Abogado de formación y DJ por vocación, Micky Murray no cambió de vida: la fue reescribiendo. Su recorrido profesional está marcado por decisiones profundas, pausas necesarias y un hilo conductor que atraviesa todo: la vocación de servicio.
“Si algo aprendí es que cuando te conectás con tu esencia -con lo que realmente te hace feliz- no estás obligado a quedarte en el mismo lugar para siempre. La vida se va escribiendo sola y, cuando mirás hacia atrás, como decía Steve Jobs, los puntos se unen perfecto”, resume.
Su historia con la música empezó temprano. Tenía 14 años, corría 1986, y en una reunión “bien ochentosa” se ofreció con un amigo para apretar play. Cassettes, equipo prestado y mucha intuición. De ese gesto casi azaroso nacieron las primeras fiestas del colegio.
Recuerda: “En esa época no cualquiera podía ser DJ: tenías que tener la música.
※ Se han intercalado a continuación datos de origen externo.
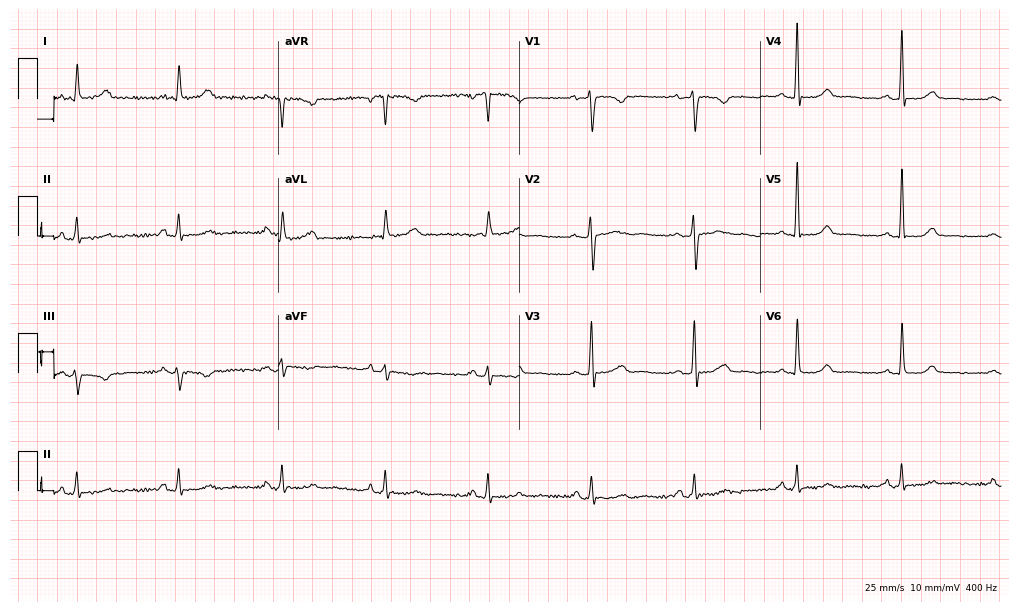
Resting 12-lead electrocardiogram (9.8-second recording at 400 Hz). Patient: a 51-year-old female. None of these six findings is recorded: first-degree AV block, right bundle branch block (RBBB), left bundle branch block (LBBB), sinus bradycardia, atrial fibrillation (AF), sinus tachycardia.
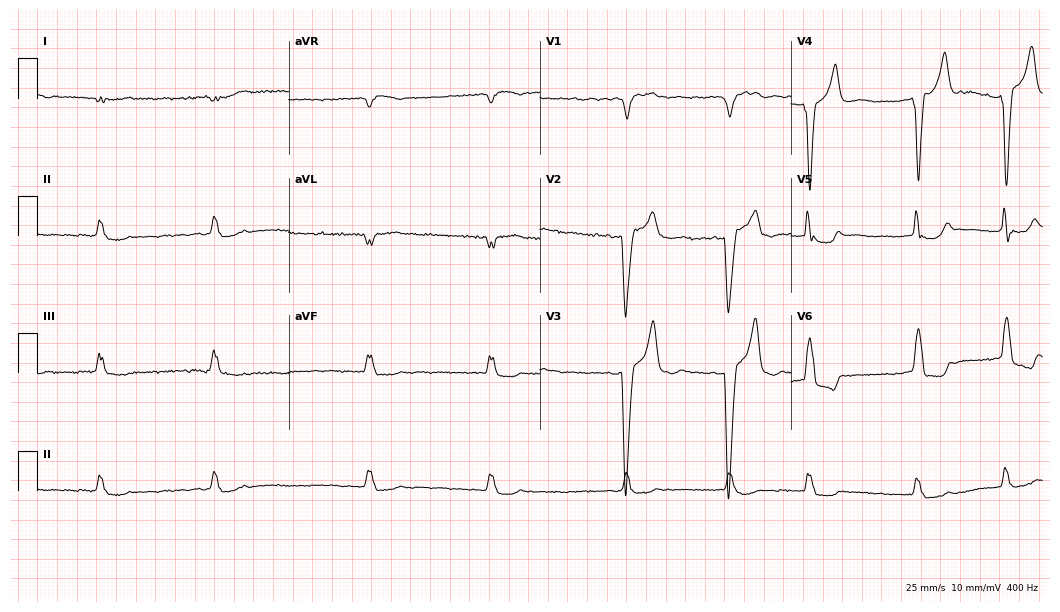
Resting 12-lead electrocardiogram (10.2-second recording at 400 Hz). Patient: a 79-year-old female. The tracing shows left bundle branch block (LBBB), atrial fibrillation (AF).

Comprar discos, grabar temas de la radio encerrado en el baño con la pava haciendo ruido de fondo…”.
Mientras tanto, avanzaban el colegio y luego la facultad. En su casa no hubo un mandato rígido, pero sí una consigna clara: “Estudiá lo que quieras, pero recibite”. Hijo de abogado y hermano de abogado, el Derecho era una referencia inevitable. Los test vocacionales apuntaban a las ciencias sociales y, descartadas las ciencias duras, la elección resultó lógica.
Estudió en la Universidad Católica Argentina (UCA), con una formación integral que incluyó filosofía, teología y derecho canónico: “La verdad es que la carrera nunca me costó. Aprendí bastante rápido que el sentido común es fundamental para ejercer el Derecho, y siempre sentí que eso lo tenía incorporado”.
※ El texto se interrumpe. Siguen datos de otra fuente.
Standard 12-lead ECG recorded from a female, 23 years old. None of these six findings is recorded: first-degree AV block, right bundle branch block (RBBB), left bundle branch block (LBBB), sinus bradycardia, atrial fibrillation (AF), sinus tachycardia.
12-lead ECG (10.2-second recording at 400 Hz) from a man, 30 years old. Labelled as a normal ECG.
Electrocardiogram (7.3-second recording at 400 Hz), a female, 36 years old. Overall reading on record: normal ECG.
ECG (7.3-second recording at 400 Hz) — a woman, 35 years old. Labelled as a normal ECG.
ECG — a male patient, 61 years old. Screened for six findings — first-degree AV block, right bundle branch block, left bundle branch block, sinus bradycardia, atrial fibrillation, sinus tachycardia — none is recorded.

Se especializó en Derecho Comercial y desarrolló su carrera en estudios de primera línea. Trabajó en grandes estudios jurídicos, pasó por la Cámara Comercial, se desempeñó luego como in-house en una empresa internacional y más tarde ingresó a un estudio jurídico internacional, donde se dedicó a inversiones extranjeras, fusiones y adquisiciones (M&A) y financiamiento de proyectos.
“Me tocó el boom de internet: todos los días aparecían proyectos que necesitaban inversión, y yo estaba del lado del inversor o del emprendedor con una startup”, recuerda. “Venía de haber sido DJ, así que dentro del mundo de los abogados sabía distinguir un satélite de un tornillo. Eso me ayudó a entender los tiempos de internet y el mundo tecnológico”.
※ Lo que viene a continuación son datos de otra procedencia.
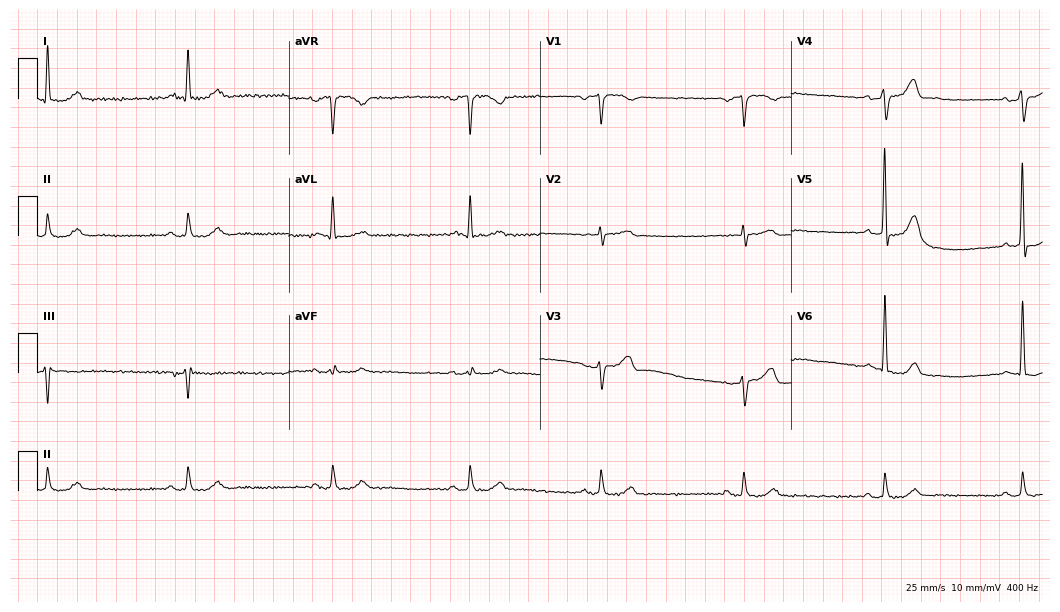
Electrocardiogram (10.2-second recording at 400 Hz), a male, 66 years old. Interpretation includes sinus bradycardia (a sinus rate of 50 beats per minute or less).
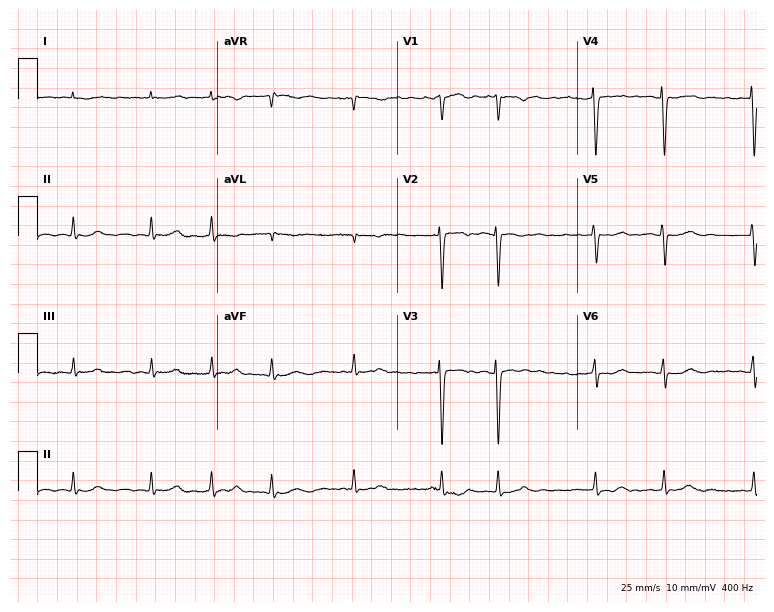
Standard 12-lead ECG recorded from an 81-year-old female. The tracing shows atrial fibrillation.
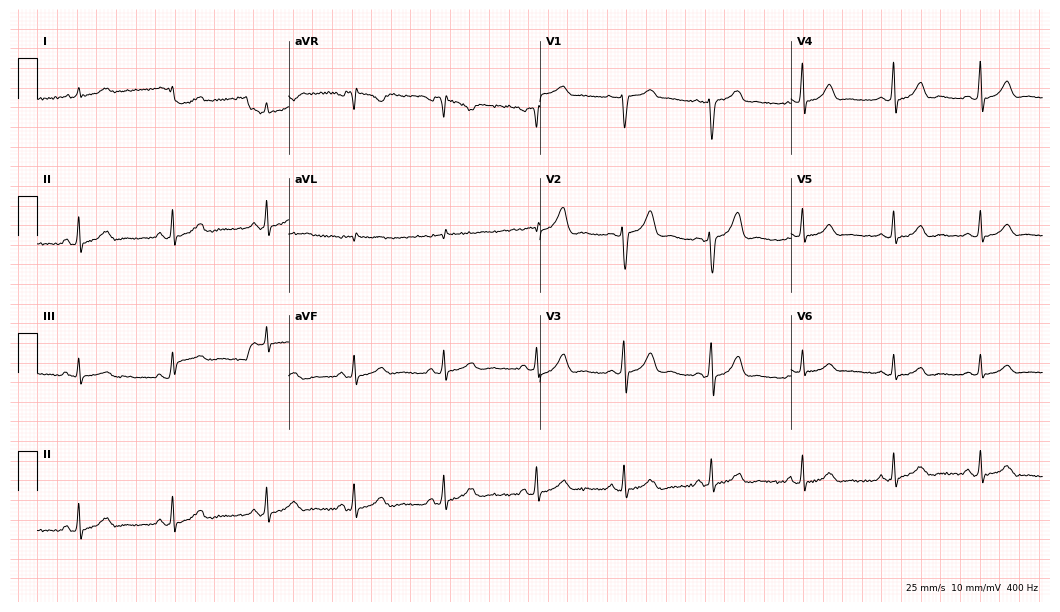
12-lead ECG (10.2-second recording at 400 Hz) from a 40-year-old female. Labelled as a normal ECG.
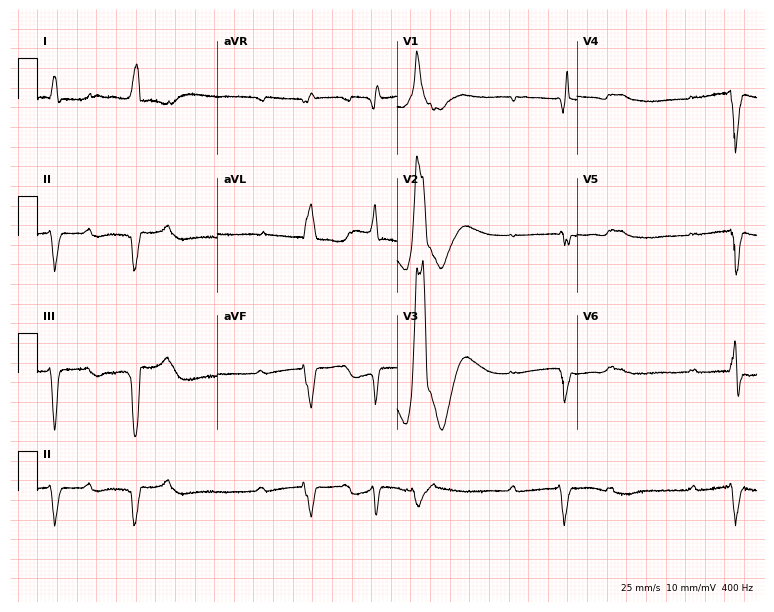
Resting 12-lead electrocardiogram (7.3-second recording at 400 Hz). Patient: a male, 86 years old. The tracing shows first-degree AV block, atrial fibrillation.
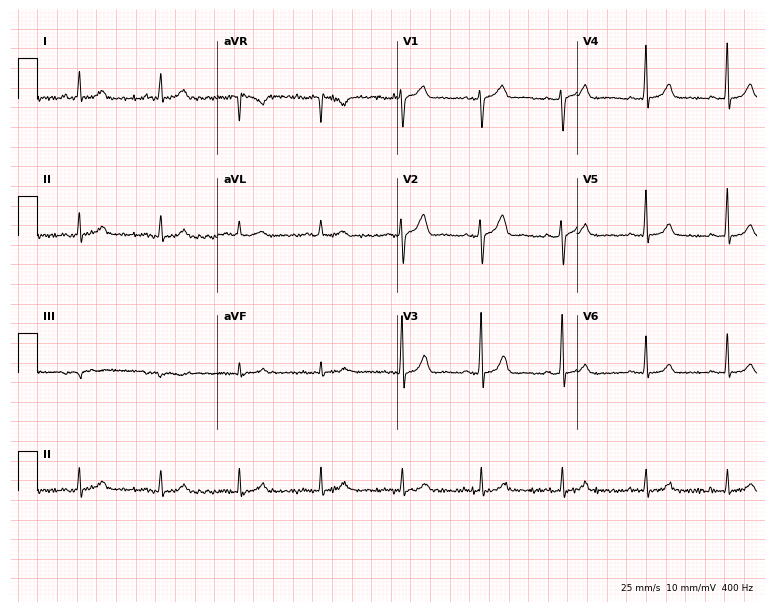
12-lead ECG from a 51-year-old male (7.3-second recording at 400 Hz). Recorded interpretation: within normal limits.

En cuarto año de la carrera tomó una decisión íntima y determinante: quería ser un padre de familia cristiano. Más allá de definir “qué hacer”, logró algo poco habitual a esa edad: precisar con claridad quién quería ser. En ese marco, entendió que el trabajo nocturno como DJ no resultaba compatible con el proyecto de vida que imaginaba.
“Nací y crecí en una familia enorme. Somos cinco hermanos, mi mamá tiene nueve hermanos y eso significa algo así como cuarenta primos hermanos dando vueltas. Y después me casé con una mujer que también tiene cinco hermanos. No es casual: lo que siempre quise para mis hijos fue justamente eso, una base fuerte de contención y seguridad para salir a la vida”, agrega.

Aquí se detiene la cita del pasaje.